Selection of cargo membrane proteins by adaptor protein complexes is dependent on a "sorting signal," usually located in a cytoplasmic domain of the cargo membrane protein. There are two known sorting signals for interaction with clathrin-coated vesicles, a tyrosine-based sorting signal, YXXØ or NPXY (where X is any amino acid and Ø is a large hydrophobic amino acid (leucine, isoleucine, phenylalanine, methionine, valine) and the dileucine-based sorting signal. Both AP-1 and AP-2 have been found to recognize tyrosine-based and dileucine-based sorting signals (26, 27). AP-3 can also recognize the dileucine-sorting motif (28–30).

It is believed that at least two different sorting machineries are necessary for the trafficking of newly synthesized VAChT from the TGN to its final destination on the synaptic vesicle. Sorting from the TGN to the plasma membrane is suggested to involve the constitutive secretory pathway, and would not require a special sorting system. However, endocytosis from the plasma membrane to an endosomal compartment and intracellular trafficking from the endosomal compartment to synaptic vesicles likely require sorting machineries. Although there is evidence that clathrin-mediated endocytosis contributes to the sorting of VAChT in PC12 cells, the steps and pathway underlying the sorting and trafficking of newly synthesized transporter has yet to be determined. We now report on the identification of clathrin-coated vesicles that are involved in VAChT trafficking.

	EXPERIMENTAL PROCEDURES

TOP ABSTRACT INTRODUCTION EXPERIMENTAL PROCEDURES RESULTS DISCUSSION REFERENCES

 
DNA Constructs and Mutagenesis—A cDNA corresponding to the 60 amino acid cytoplasmic carboxyl tail of VAChT (residues 471–530), VAChT^CTD, was generated by PCR and subcloned into the EcoR1/NotI restriction sites of the bacterial expression vector pGEX5X-3 by adding appropriate restriction sites to the PCR primers.

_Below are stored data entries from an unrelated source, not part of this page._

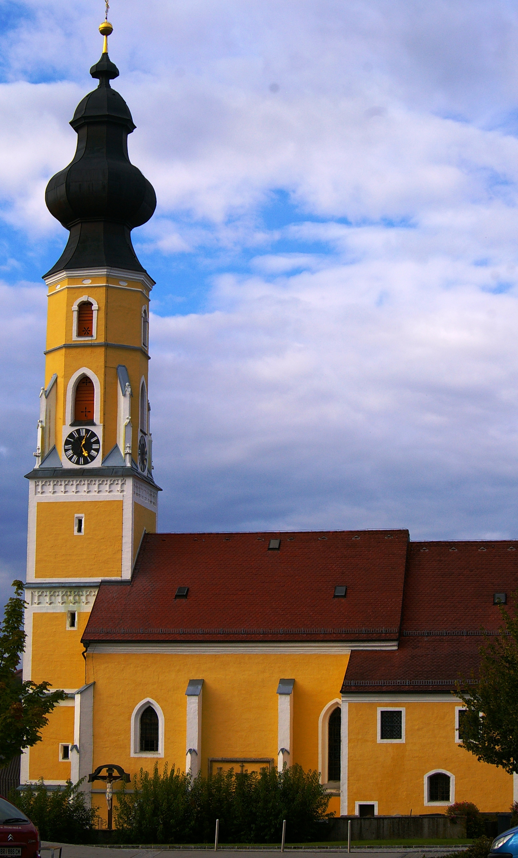 Pfarrkirche der Pfarre Tarsdorf
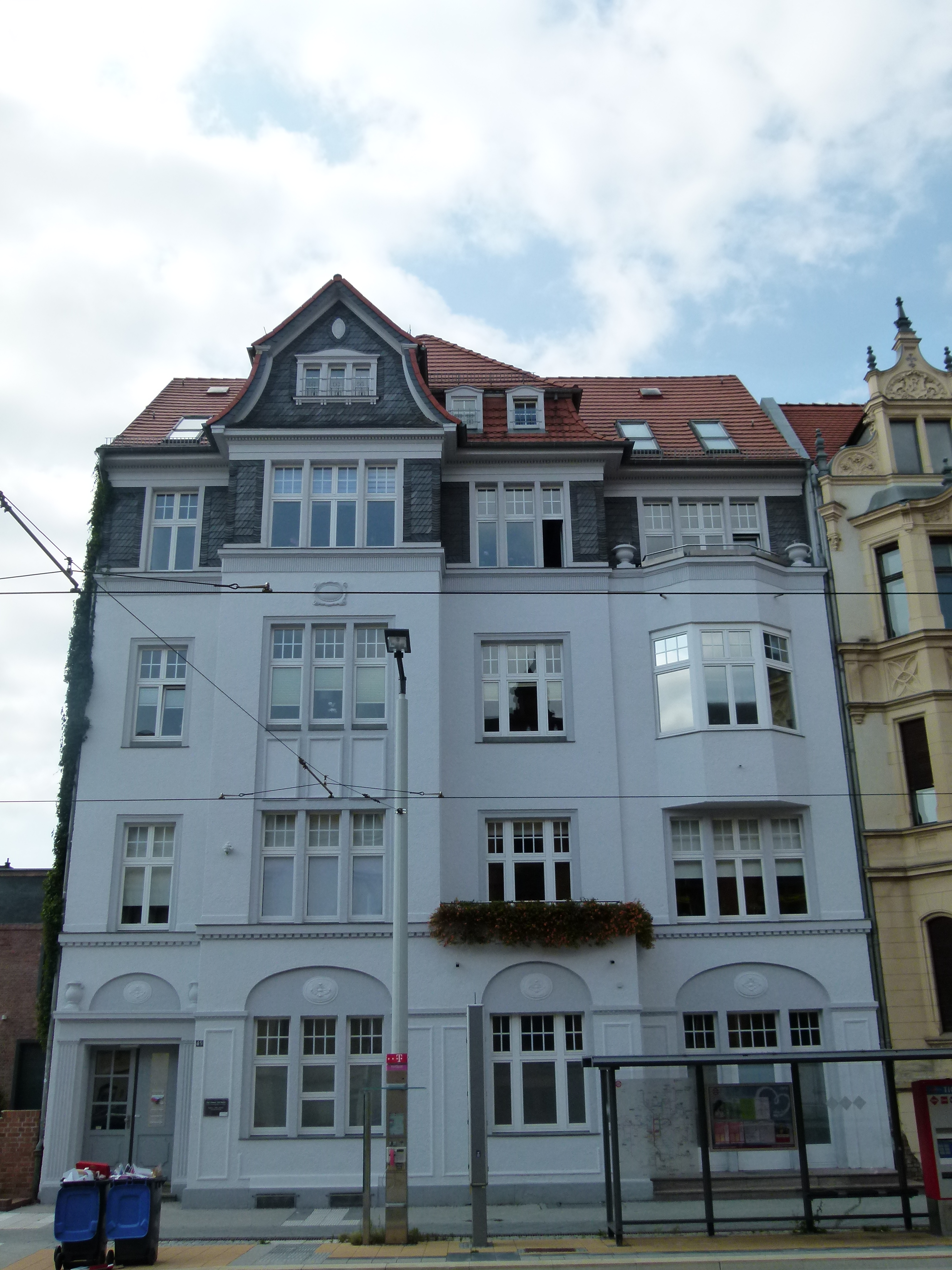 49 Bahnhofstraße 2014
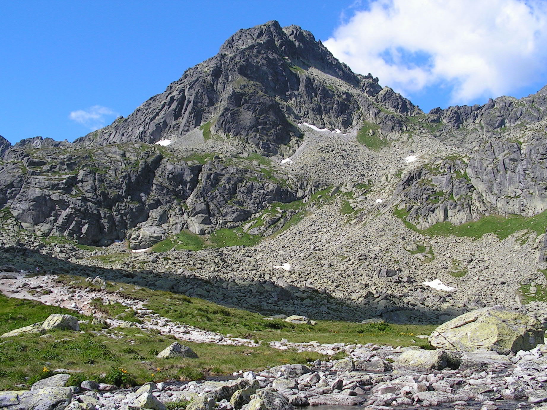 Szczyrbski Szczyt z Doliny Młynickiej.
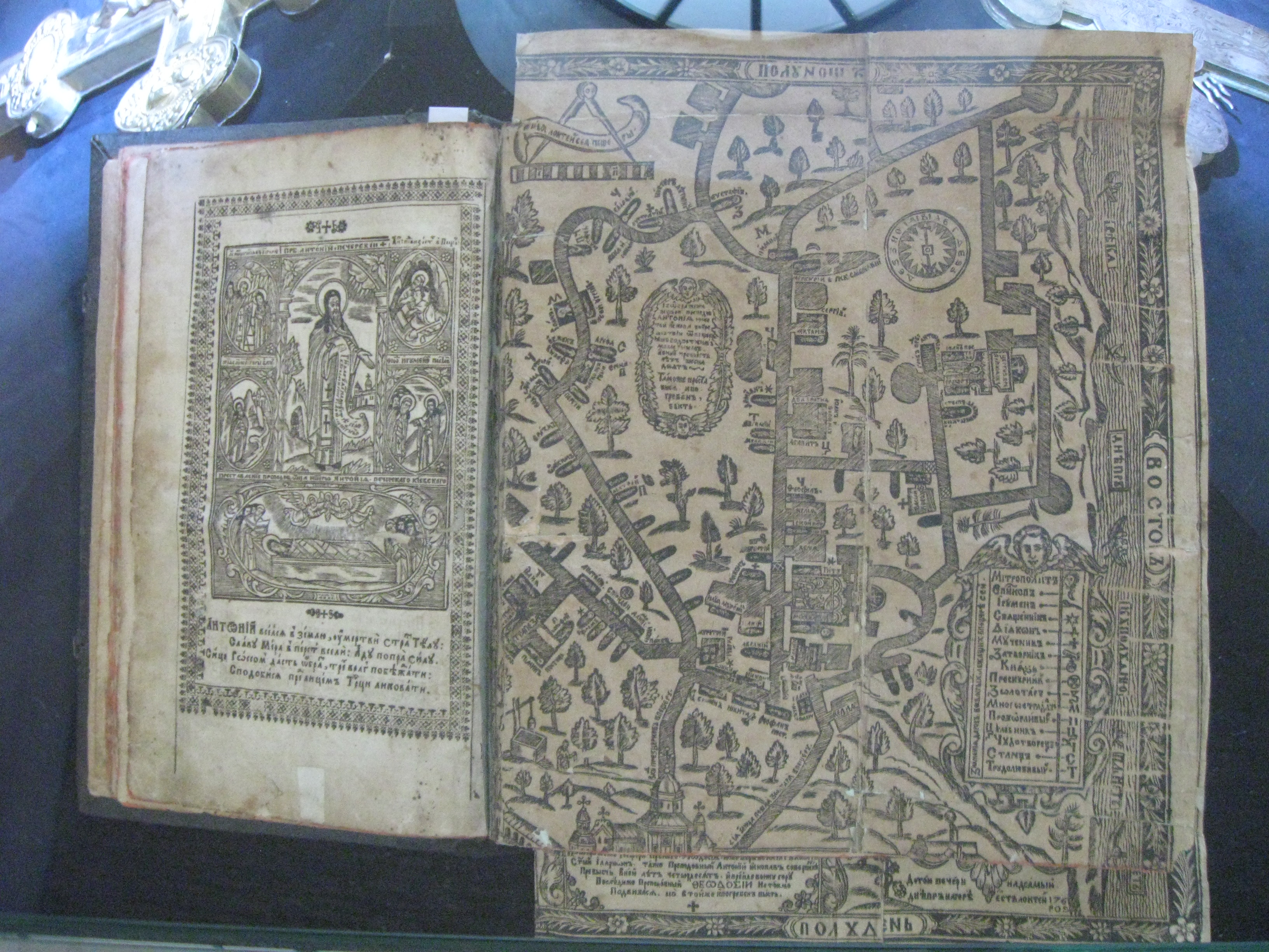 Патерик Києво-Печерський. Друкарня Києво-Печерської лаври. 1678 р. Виставка "Велике і Величне". Мистецький арсенал. 2013
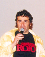 Fernando Larraín, Benjamín Vicuña, Nicolas López, entre otros; Película Promedio Rojo; año 2004
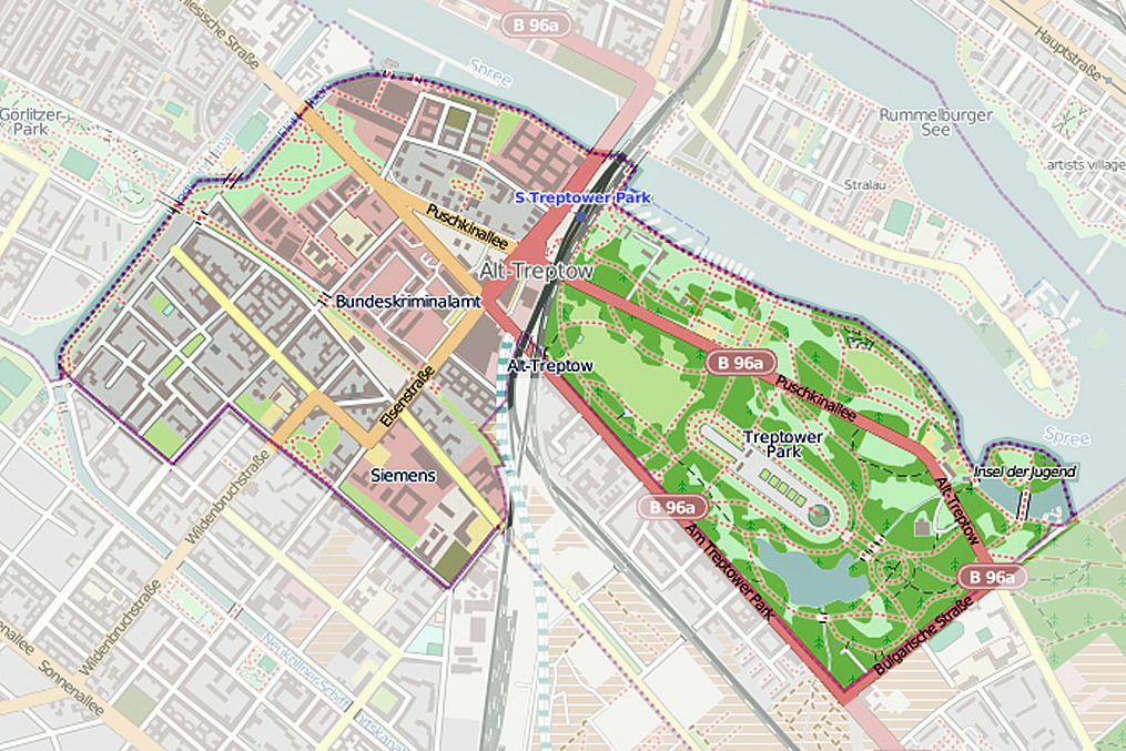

Wild-type rat VAChT, subcloned into the EcoRI and XbaI sites of pBluescript KS⁺ (Invitrogen), was used as a template for mutagenesis. Site-directed mutagenesis was performed using the QuikChange Site-directed Mutagenesis kit (Invitrogen). To prepare deletion mutants a stop codon was inserted at the appropriate site of the mutagenic primer. To verify that only the desired mutation was introduced, the mutated portion was sequenced by the ThermoSequenase Radiolabeled Terminator Cycle Sequencing Kit (Amersham Biosciences). Full-length mutant VAChTs were subcloned into the mammalian expression vector pcDNA3 or pcDNA3.1 (Invitrogen), and the 60 amino acid cytoplasmic carboxyl tail of mutant VAChT was subcloned into pGEX5X-3.

Cell Culture and Preparation of Stable Transfectants—PC12 cells were cultured in 5% CO₂ at 37 °C in RPMI 1640 media containing L-glutamine (Invitrogen), 10 mM HEPES, 1 mM sodium pyruvate, 0.45% glucose, 10% horse serum, 5% bovine calf serum, and 1% penicillin/streptomycin.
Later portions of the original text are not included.